3 in 1 Curatorial Mutiny, Part 4
Nylon, London, UK
It’s a bit like a pyramid selling scheme. A gallery gets a curator; this curator gets two other curators; they get some artists to make or further curate some work; these works appropriate other artist’s works; and these works themselves further invoke yet other artists’ works. Or something like that. At least until a formal complaint is made, and the whole thing comes crashing down
- and whoever started it, now working on their tan at the side of a swimming pool, gets arrested.
There was a certain deliberate vagueness about this show’s origin - why, for example, it was ‘Part 4’ was never clarified. Its curators were Goshka Macuga, Gavin Wade (the author of a number of how-to-be-a-curator books) and Per Hüttner - the ‘3 in 1’ of the title. Wade seemed to be the prime mover, although it cannot be said that he originated the show’s premise, as there are precedents elsewhere. It’s the system itself that counts in pyramid selling, and the quality of any actual product - herbal pills, timeshare apartments or art
- is not the point.
The show’s ostensible device was the reciprocal relationship between the curators, each of whom provided a specification for all three to create
a work of art. Hüttner’s, for example, required that a work should be made which ‘visualises/makes problematic the relationship between macropolitics and fitness’. On this basis, he showed Who’s Living in the Past (1999?2001), a photograph of himself jogging in the opposite direction to a left wing demonstration; Macuga, with Heidi Kilpelainen, responded with Healthy Spirit in Healthy Body (2001), a parody of a fitness video; and Wade painted Speculative Fitness Chart No. 1 (2001), a sort of medical observation tracing the imagined relationship between art and society.
This apparent power sharing between equals was contradicted by the more vertical axis of the show
? a hierarchy of perpetuating power relations - over which the curators were less willing to spell out the details. Wade’s specification required the making of new support plinths to replace those of certain Constantin Brancusi sculptures. As there is nothing in the history of art that requires a new base less than a Brancusi does, this was, of course, a deeply artificial contrivance. Hüttner’s response, A New Support Structure for Princesse X (1) (2001) celebrates such artificiality.
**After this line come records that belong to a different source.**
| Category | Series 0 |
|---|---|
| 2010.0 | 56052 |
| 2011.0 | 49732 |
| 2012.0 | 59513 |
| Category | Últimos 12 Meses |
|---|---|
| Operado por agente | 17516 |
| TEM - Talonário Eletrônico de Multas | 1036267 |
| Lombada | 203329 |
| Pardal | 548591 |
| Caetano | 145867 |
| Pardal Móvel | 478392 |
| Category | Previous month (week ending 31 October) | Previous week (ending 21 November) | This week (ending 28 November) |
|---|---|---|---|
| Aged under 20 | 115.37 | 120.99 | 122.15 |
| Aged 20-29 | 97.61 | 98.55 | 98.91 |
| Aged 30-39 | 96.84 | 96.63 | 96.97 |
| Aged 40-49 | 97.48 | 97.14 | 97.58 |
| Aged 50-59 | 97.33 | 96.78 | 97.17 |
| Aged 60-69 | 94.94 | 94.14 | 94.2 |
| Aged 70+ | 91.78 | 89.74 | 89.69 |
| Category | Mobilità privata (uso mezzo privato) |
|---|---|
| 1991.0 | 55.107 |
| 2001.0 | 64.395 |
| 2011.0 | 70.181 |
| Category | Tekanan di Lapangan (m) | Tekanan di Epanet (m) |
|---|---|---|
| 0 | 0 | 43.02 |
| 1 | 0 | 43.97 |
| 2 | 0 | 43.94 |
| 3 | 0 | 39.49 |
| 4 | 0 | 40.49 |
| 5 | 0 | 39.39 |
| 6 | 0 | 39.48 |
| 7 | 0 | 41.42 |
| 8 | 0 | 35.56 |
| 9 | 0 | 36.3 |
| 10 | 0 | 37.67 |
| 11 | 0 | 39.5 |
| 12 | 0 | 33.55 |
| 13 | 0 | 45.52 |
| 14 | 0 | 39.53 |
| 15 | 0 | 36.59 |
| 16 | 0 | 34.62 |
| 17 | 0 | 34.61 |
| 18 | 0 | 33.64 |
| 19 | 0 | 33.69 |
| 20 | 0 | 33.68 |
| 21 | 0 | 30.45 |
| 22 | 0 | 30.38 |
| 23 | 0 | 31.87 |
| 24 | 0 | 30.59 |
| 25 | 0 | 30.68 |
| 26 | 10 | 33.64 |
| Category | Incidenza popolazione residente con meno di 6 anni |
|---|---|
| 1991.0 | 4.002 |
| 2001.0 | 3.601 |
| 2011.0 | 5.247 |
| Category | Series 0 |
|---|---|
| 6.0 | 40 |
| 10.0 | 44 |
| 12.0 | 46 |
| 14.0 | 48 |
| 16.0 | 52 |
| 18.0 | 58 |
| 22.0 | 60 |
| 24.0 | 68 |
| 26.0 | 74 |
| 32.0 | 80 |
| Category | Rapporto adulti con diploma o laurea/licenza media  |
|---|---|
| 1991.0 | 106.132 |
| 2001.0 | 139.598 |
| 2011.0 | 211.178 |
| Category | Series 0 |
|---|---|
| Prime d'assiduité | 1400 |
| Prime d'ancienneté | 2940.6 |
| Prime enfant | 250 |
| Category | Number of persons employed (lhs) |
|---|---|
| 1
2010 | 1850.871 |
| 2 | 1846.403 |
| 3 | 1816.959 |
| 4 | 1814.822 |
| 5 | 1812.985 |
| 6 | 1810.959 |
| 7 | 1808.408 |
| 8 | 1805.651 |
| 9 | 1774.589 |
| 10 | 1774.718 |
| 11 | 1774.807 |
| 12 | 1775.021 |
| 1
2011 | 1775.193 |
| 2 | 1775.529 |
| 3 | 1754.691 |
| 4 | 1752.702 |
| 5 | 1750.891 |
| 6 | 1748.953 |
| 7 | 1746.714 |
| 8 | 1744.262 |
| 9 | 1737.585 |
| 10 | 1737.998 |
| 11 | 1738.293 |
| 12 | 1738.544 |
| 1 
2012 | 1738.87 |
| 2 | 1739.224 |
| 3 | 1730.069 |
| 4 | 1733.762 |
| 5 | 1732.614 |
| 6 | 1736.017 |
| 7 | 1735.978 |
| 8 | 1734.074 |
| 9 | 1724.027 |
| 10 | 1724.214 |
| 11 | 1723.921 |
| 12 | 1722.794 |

A large and unpleasantly egotistical photograph shows his penis sticking ludicrously through the sole of a shoe, on which rests a mirror reflecting the image of Brancusi’s sculpture - a joke on Pablo Picasso’s observation that the Brancusi looks phallic.
The whole effect is wilfully dumb and corrupt, and so, by Hüttner’s criteria, presumably a great success. This chain of highly affected mannerism was concluded, however, by Brancusi having appropriated something himself - the ‘primitive’. Even though faint and far away, the presence of such primary sincerity disturbed the self-conscious surface of Hüttner’s work like a troubling atavism.
It was such sincerity that threatened the show’s otherwise confident mannerism. Macuga and Kilpelainen’s technique was to poke it into submission using comedy. Polish and Finnish respectively, the two glittering stars have an excellent mastery of incorrect English and make ‘bad art’ very well. This, combined with Macuga’s failed attempts to stand on her head, makes for some thrilling TV. After jumping around like idiots and showing us how to make inept sculptures with Play-do, Macuga announces ‘You can even make your [art] into a pot and put flowers into it. So not enough it is a sculpture of healthy spirit, it always has flowers to celebrate the healthy spirit.’ Which, bearing in mind this is a piss take, is true - let’s hope the artworld takes their advice.
Macuga asked that everyone build an iceberg. Wade employed a number of artists to help him build his, and it looks like the cover of the Stone’s Beggar’s Banquet album, remade by a committee - actually, not so bad. Hüttner made a video, and Macuga made Iceberg (2001), a ten-foot pile of collapsed white paper displaying contemporary Inuit drawings within it. Nylon’s elegant new space, Macuga’s iceberg and its drawings all complemented each other well, with the pristine iceberg as the centrepiece of the show. The uncomplicated sincerity of the drawings - like the honesty of William Noah’s Fish Drying on Line (2000) - was not diminished by the usual insincerity, although, true to form, a certain curatorial aggrandisement was present. Macuga borrowed the Inuit drawing collection from Sheila and Jack Butler, who had included their own works amongst those of the Inuit.
Lowest down the curatorial food chain, then, the Inuit artists provided the show’s sustenance, nourishing everyone else - curators, subcurators, collectors, frieze reviewers and all manner of other circling predators.